Holding downward dog takes on a near-spiritual quality when a bleating baby goat jumps on your back, as these three farms prove.

Atlantis Dream Farm

What’s next? That’s the question adventurous Cathi Huff, a mother of two, has asked herself for the entirety of her adult life. Train for and compete in a triathlon at age fifty? Check. Own a racehorse? Check. Buy a farm in Georgia knowing nothing about farming? She checked that one off the list too, after purchasing Atlantis Dream Farm in Milton, Georgia, thirty miles north of Atlanta, in 2016.

Then came Clara and Annabelle, the two loving goats who stole Huff’s heart—and led to her getting Laila and Kaila next as she slowly grew her goat herd.

“Someone told me I should do goat yoga,” says Huff, who’s also a certified health coach. “I thought, this really fits in with the healthy and holistic lifestyle I live.”

And so, on April 10, 2017, Atlantis Dream Farm’s first goat yoga class took place. Classes can accommodate up to eighteen people and are held on mats in a fenced-off area outside the barn. Depending on the number of participants, Huff will bring in two to four baby goats, who are very social critters. She’ll start them around three months old, and during that time, they’re playful as kittens.

Owner Cathi Huff holding a baby goat at Atlantis Dream Farm
Owner Cathi Huff holding a baby goat at Atlantis Dream Farm
Photo courtesy of Atlantis Dream Farm

“They’ll literally hop on your back,” she says.

Huff began calling the concept GOGA. After a local news station did a segment on the farm, she started getting about a hundred people a week.

“It just kept going and going,” says Huff. “That’s when I realized it’s much deeper than goat yoga—it’s about the therapy those animals provide.”

The GOGA classes have become especially popular for private bookings—from birthday parties to corporate groups—so much so that Huff says she can barely keep up with demand. Her calendar is booked more than three months out.

But, looking beyond the popularity of the classes, the most rewarding part for Huff is the experience she’s giving to others. “We had a group of breast cancer survivors out, and I captured some beautiful photos of the goats with a woman who is fighting cancer right now,” says Huff. “She said that she hadn’t been that happy in a long time and having that playful time with the goats put her at peace.”

Little Goat Farm at the Lake

A few states north, Suzanne Marsh, owner of Little Goat Farm at the Lake in Nokesville, Virginia, is also tapping into the benefits of these precious animals and spreading their love throughout the Washington, D.C., area.

Marsh’s journey began with a desire to raise goats to produce organic milk and cheese for her family. She was focused on quality over quantity and considered her goats to be pets—she even sold them to others as such, as goats can easily be house-trained.

Soon Marsh began getting calls from vets and animal shelters. They’d heard about her goat herd and were looking for a farm to rehome animals—like llamas and alpacas—who had been abused because the laid-back personality of a goat has a calming effect.

“If you look at racetracks, like Churchill Downs, you’ll see little goats roaming around next to big thoroughbreds,” says Marsh. “There’s a reason they use them: it brings down the horses’ heart rates.”

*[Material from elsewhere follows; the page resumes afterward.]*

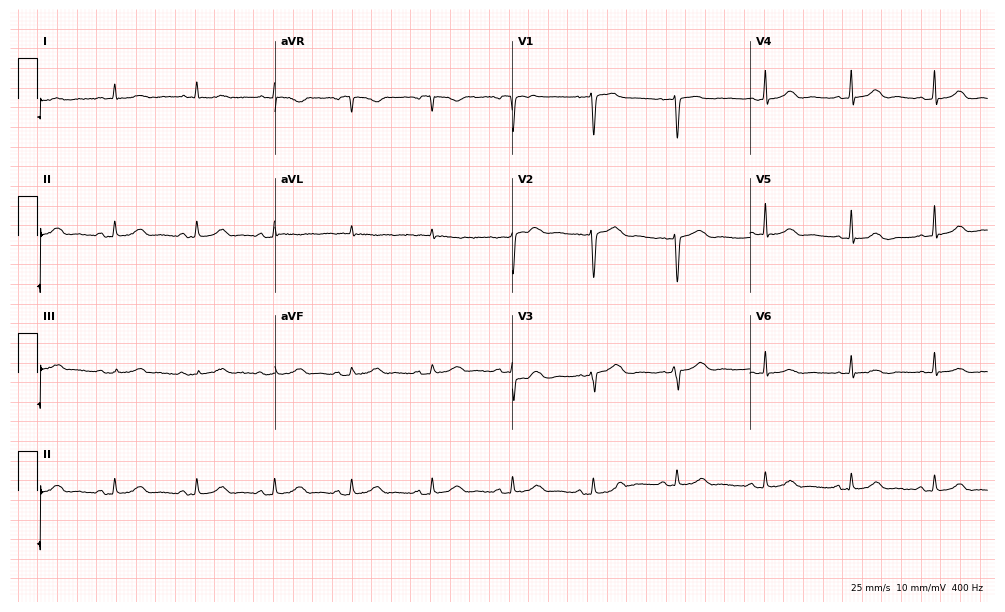
12-lead ECG from a woman, 61 years old. Labelled as a normal ECG.

One morning, Marsh was outside doing a stretching routine—a form of yoga—to ease the pain of her osteoporosis, and her baby goats flocked all around her.

“A neighbor came by and said, ‘I do this at the gym, but this looks more relaxing. Can I join you?’” recalls Marsh. One by one, neighbors continued to join, and soon she had regular yoga classes taking place.

Goat yoga at Little Goat Farm has now grown into lots of events, from private sessions for up to 20 people to large classes for 150 to 200 people, which often include live jazz or bluegrass bands. Especially popular among children is the baby goat snuggle, which is as delightful and smile-inducing as it sounds.

The larger classes become a family affair, which is just how Marsh likes it.

“Our alpacas and llamas are very much like cats. They join the yoga, but they go in a line, in and out,” says Marsh. Even her chickens come around the outskirts. Other wildlife and birds, such as a blue crane, a white swan, and two bald eagles, are also frequent observers of goat yoga.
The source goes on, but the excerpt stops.